4.6. Comparison with Various Machine Learning Models
As a comparative study, the proposed deep learning model is experimentally evaluated against traditional machine learning models, including Support Vector Machine (SVM), Light GBM (LGB), and Random Forest (RF). SVM is a supervised learning method that classifies data into two classes by finding an optimal hyperplane that maximises the margin between them; the LGB model, an enhanced gradient boosting decision tree algorithm, combines unilateral gradient sampling and mutually exclusive feature bundling; and the RF model is a bagging ensemble algorithm that builds training subsets through random sampling, trains individual decision trees, and derives final predictions through majority voting.
Table 7 presents the test results for the SVM, LGB, and RF models. The RF model shows the lowest accuracy at 93.2%, followed by the LGB model at 94.6% and the SVM model at 95.3%. In contrast, the deep learning model achieves higher accuracy, with
F1 scores surpassing the SVM, LGB, and RF models by 2.6%, 3.1%, and 5.1%, respectively. These results emphasise the deep learning model’s capability to extract hidden features from complex data and enhance generalisation through the backpropagation algorithm. For earthquake early warning, the model using AE features as inputs achieves remarkable accuracy and robustness in identifying seismic events compared to traditional machine learning algorithms. Hence, the trained model is well-suited for online monitoring and early warning of rock AE signals.
5. Discussion
While this study presents a novel approach to earthquake precursor detection using AE signals and deep learning, we acknowledge several limitations that warrant discussion. First, the 35-day monitoring period, though sufficient for demonstrating proof-of-concept, represents only a snapshot of seismic activity in the region. The two target events (ML = 3.2 and ML = 2.4) provided clear AE precursor patterns, but longer-term monitoring is essential to establish statistical robustness and account for potential variability in precursor signals across different seismic cycles. For instance, seasonal changes in groundwater levels or tectonic stress accumulation rates could influence AE characteristics, and these factors cannot be assessed within our short observation window.

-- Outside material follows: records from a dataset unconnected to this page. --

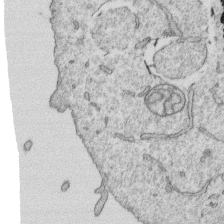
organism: Human
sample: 1205lu cells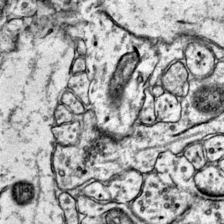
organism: Mouse
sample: Primary visual cortex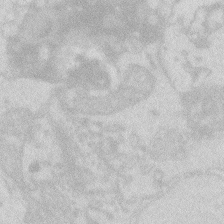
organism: Zebrafish
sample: Macrophage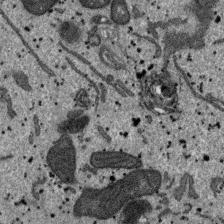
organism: Human
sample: Lung epithelial cells, uninfected (mock) control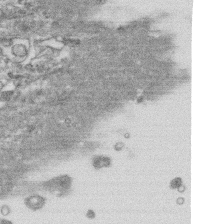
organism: Human
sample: CRL-1474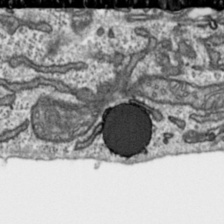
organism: Toxoplasma gondii
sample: Parasites in a vacuole inside a host cell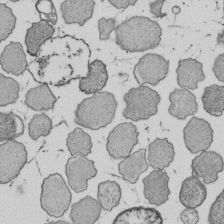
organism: E. coli
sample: Bacterial nucleoid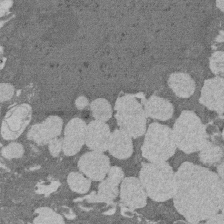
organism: Rat
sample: Salivary granule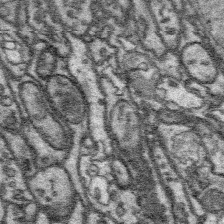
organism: Platynereis dumerilii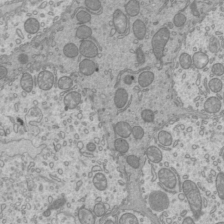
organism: Mouse
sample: Cilia; mouse epididymis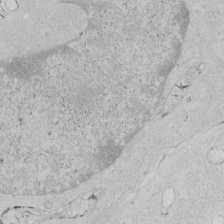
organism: Human
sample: Mitochondria in HCT116 cells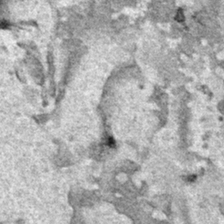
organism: Human
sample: Mitochondria in HCT116 cells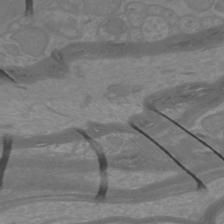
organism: Mouse
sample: Cortical neurons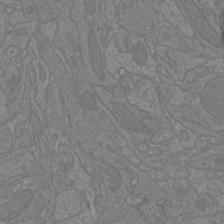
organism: Mouse
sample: Cortical neurons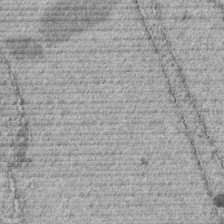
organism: C. elegans
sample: C. elegans embryo early stage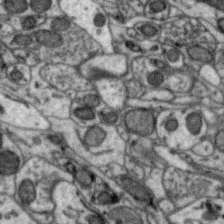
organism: Zebra finch
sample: Brain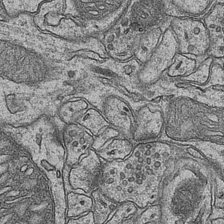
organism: Mouse
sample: CA1 Hippocampus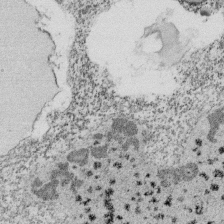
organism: Tetrahymena
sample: Cilia in tetrahymena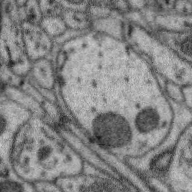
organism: Zebra finch
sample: Brain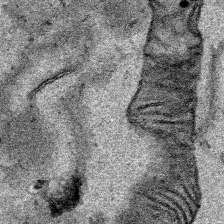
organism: Human
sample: Mitochondria in HCT116 cells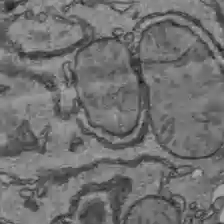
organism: C57BL Mouse
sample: Liver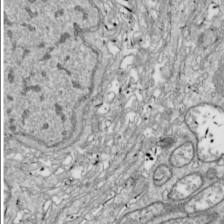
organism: Drosophila
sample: Cell division; meiosis; drosophila spermatocytes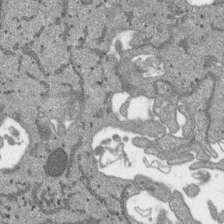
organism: Human
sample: Lung epithelial cells infected with SARS-CoV-2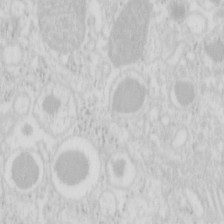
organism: Mouse
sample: Pancreas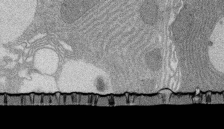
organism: Rat
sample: Salivary granule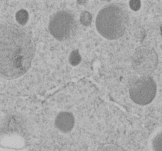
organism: C. elegans
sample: C. elegans embryo early stage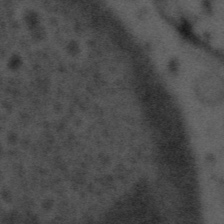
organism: Tuwongella immobilis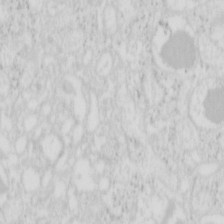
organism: Mouse
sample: Pancreas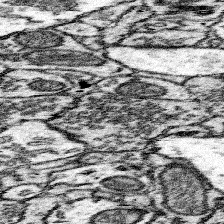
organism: Mouse
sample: Somatosensory cortex neuropil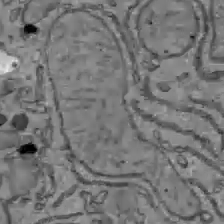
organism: C57BL Mouse
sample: Liver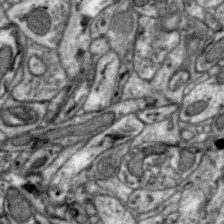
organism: Zebra finch
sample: Brain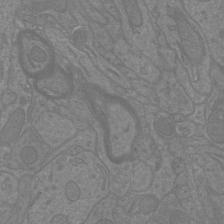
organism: Mouse
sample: Cortical neurons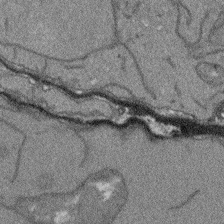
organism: Arabidopsis thaliana
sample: Root tip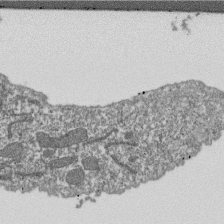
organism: Dictyostelium discoideum
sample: Dictyostelium multivesicular bodies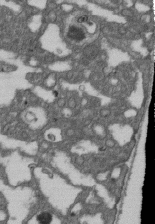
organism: Drosophila
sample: Nephrocyte

Second, the limited number of seismic events in our dataset restricts the model’s ability to generalise across a broader magnitude range. While the deep learning algorithm achieved high accuracy (97.6%) for the recorded events, its performance for less frequent but potentially more destructive earthquakes (e.g., ML > 5.0) remains untested. Additionally, the absence of weaker events (0 < ML < 1.0) in our analysis leaves open questions about whether micro-seismic activity shares precursor features with larger earthquakes or represents a distinct phenomenon. Future studies should prioritise extended monitoring to capture these less frequent but critical scenarios.
The observed AE precursors correlated with seismic events within a 100~200 km radius; however, the spatial effectiveness of precursors may scale with earthquake magnitude and crustal stress distribution, necessitating long-term multi-site monitoring.
To address these limitations, the research will adopt a phased implementation approach. In the short term, an expanded network of AE sensors will be strategically deployed across geologically diverse sites in eastern Guangdong to acquire comprehensive datasets under varying subsurface conditions. Subsequent long-term monitoring (3–5 years) will systematically examine the correlation between AE patterns and seismic events across the full magnitude spectrum, with particular attention to potential environmental confounders. The methodology’s application in other seismically active regions could further elucidate the differentiation between universal precursor characteristics and region-specific signatures. While the present findings represent an initial proof-of-concept, they provide a substantive framework for advancing the development of next-generation earthquake early-warning systems.